New Pooled Testing Strategies can Better Identify COVID-19
Pooled testing allows multiple samples to be processed at once and help increase testing efficiency.
A recent study conducted by investigators at the Harvard T.H. Chan School of Public Health and the Broad Institute of MIT and Harvard have discovered that a novel approach to pooled COVID-19 testing can be a significant tool to help curb the ongoing pandemic, despite the widespread infections in communities. Results from the study were published in the online journal Science Translational Medicine.
"Our work helps quantify pooled testing's tradeoffs between losses in sensitivity from sample dilution and gains in efficiency," Brian Cleary, a co-corresponding author with on the study said. "We show how to identify simple strategies that require no expertise to implement and that result in the greatest number of infections identified on a fixed budget."
Although testing for COVID-19 is one of the most powerful tools to use so that we can safely reopen schools and businesses, the limited and costly nature of them has hampered diagnosing those with an infection and has impacted public health efforts aiming to halt its spread.
The investigators behind the study thought to identify ways to make pooled testing more useful during outbreaks that become more widespread. The team developed a model for how quantities of vial RNA vary across those who are infected during an outbreak. This gave the investigators a detailed idea of how test sensitivity is impacted by pool size and COVID-19 prevalence.
The team then employed the model to identify the optimal pooled testing strategies un varying scenarios. With the model, the testing could be tailored to the recourses that are available in a given community so that the number of infections would be maximized using a few tests as possible.

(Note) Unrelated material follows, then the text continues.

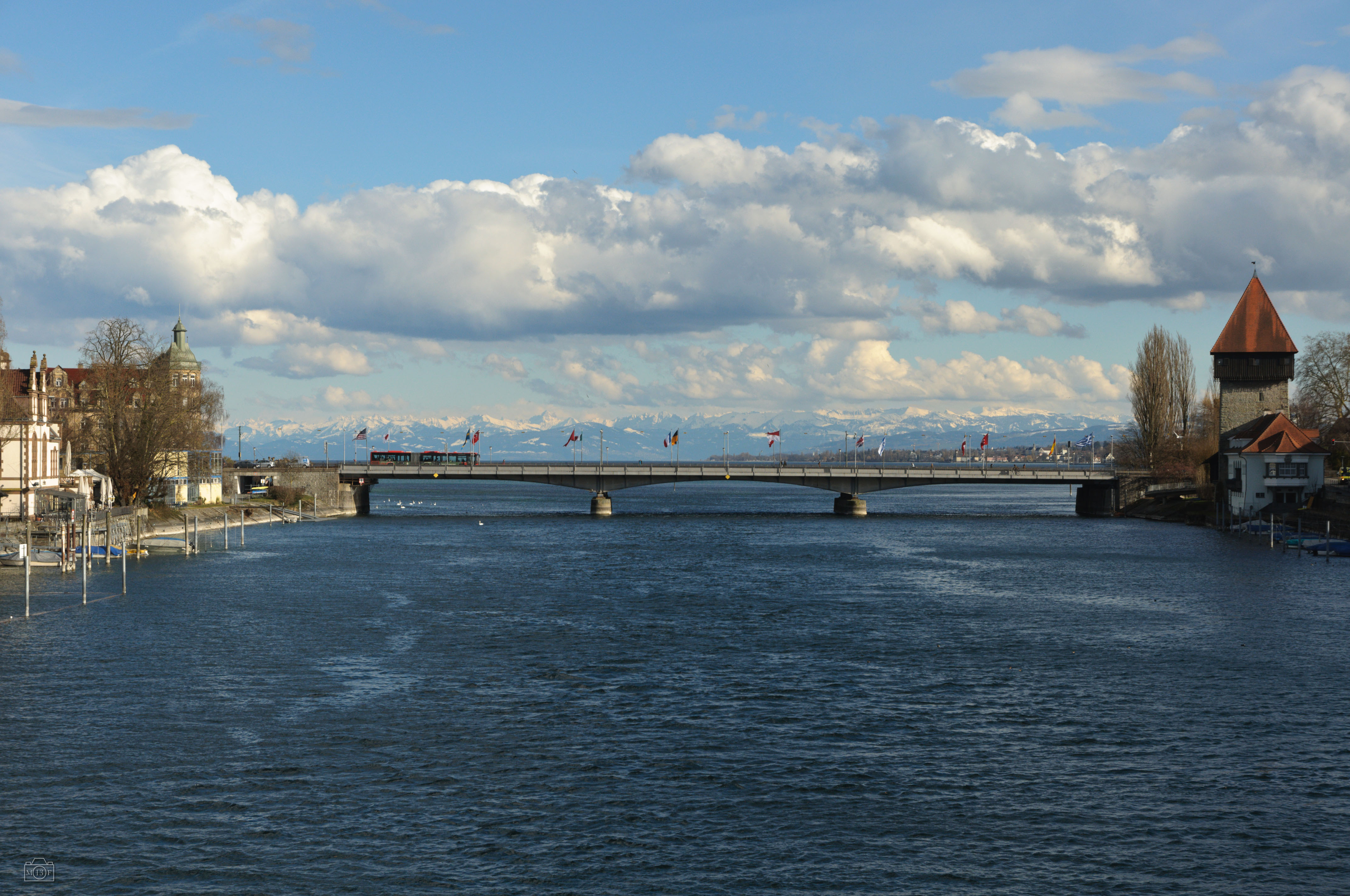 Blick von der Fahrradbrücke auf die kombinierte Eisenbahn/Straßenbrücke über den Seerhein in Konstanz, rechts der Rheintorturm. Dahinter die Österreichischen Alpen bei Bregenz

The team was able to create simple pooled testing schemes that identified as many as 20 times more infected people a day compared with individual testing, even in laboratories with recourse constraints.
"Our research adds another tool to the testing and public health toolbox," Michael Mina, assistant professor of epidemiology at Harvard Chan School said. "For public health agencies and clinical laboratories that are performing testing under resource limitations--which for COVID-19 is nearly every nation--this new research demonstrates that we can gain much more testing power for both medical and public health use with the same or even fewer resources than are currently being utilized."